You know, I’ve been starting to get more comments like this,
and I’m gonna address you, Jackie.
Let me tell you something.
If you gonna use your gnarled fingers from Poland to do anything,
it better be to go get me a damn pierogi,
because I heard they’re delicious.
And I’m not gonna dock you,
cause I don’t have to, but I know
me telling you your location
just made your ass cheeks clinch tighter than a damn Olympic gymnast,
and you know it.

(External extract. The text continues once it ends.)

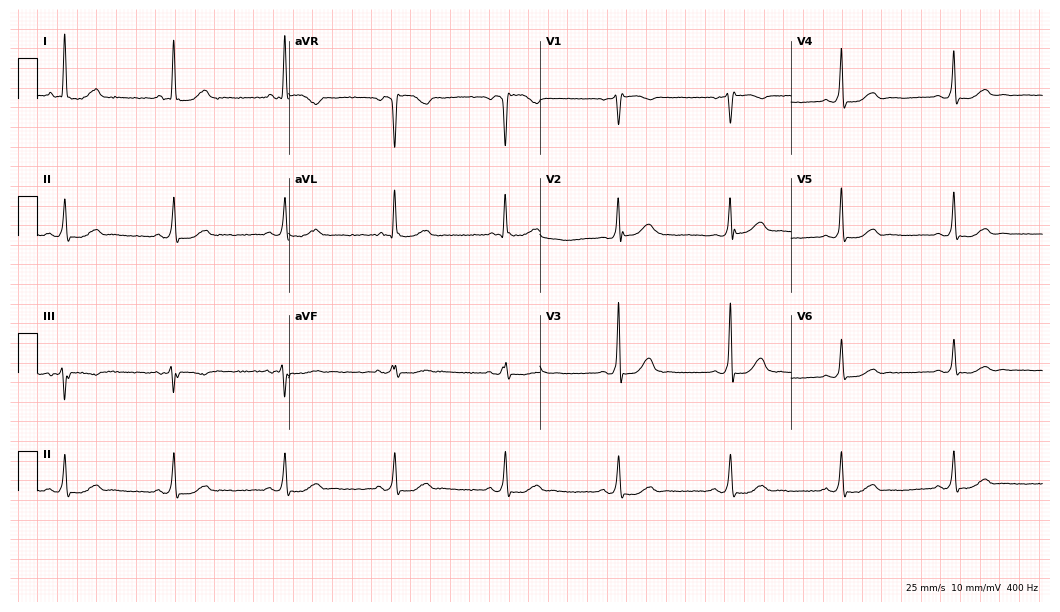
12-lead ECG from a 67-year-old female. Findings include right bundle branch block.

The irony behind you being in Poland
and using the word ghetto is one thing,
but you using it as an insult is even funnier.

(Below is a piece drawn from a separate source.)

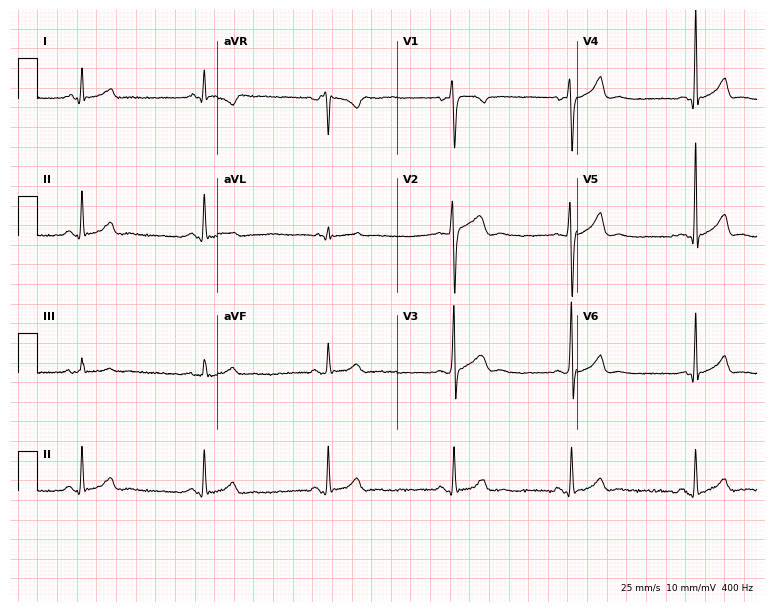
12-lead ECG from a man, 26 years old. Recorded interpretation: within normal limits.

And I’m not gonna go into that,
but what I will say is that you have three individuals
to think that this is how I’m responding.

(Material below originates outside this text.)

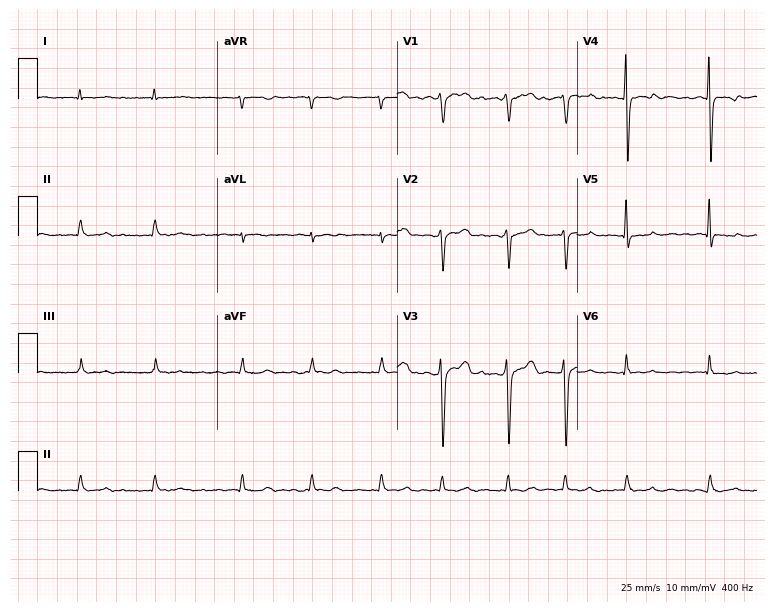
12-lead ECG from a 68-year-old male. Shows atrial fibrillation (AF).

Howard University, which you keep acting like this,
you won’t be able to get into college,
cause I know how old you are.
Alpha Kappa Alpha Sorority, Incorporated,
which don’t even bother googling,
cause they won’t have you either.
And my late grandmother, Dorothy Virginia,
because if it weren’t for those two entities and my grandma,
text, emails
and letters will be hitting your damn inbox
like an ancient Egyptian plague.
Do not play with me ever in your life.
But thank you for congratulating me on my upcoming nuptials.
Feel free to cash at me
or send me a check from that bank around the corner from you.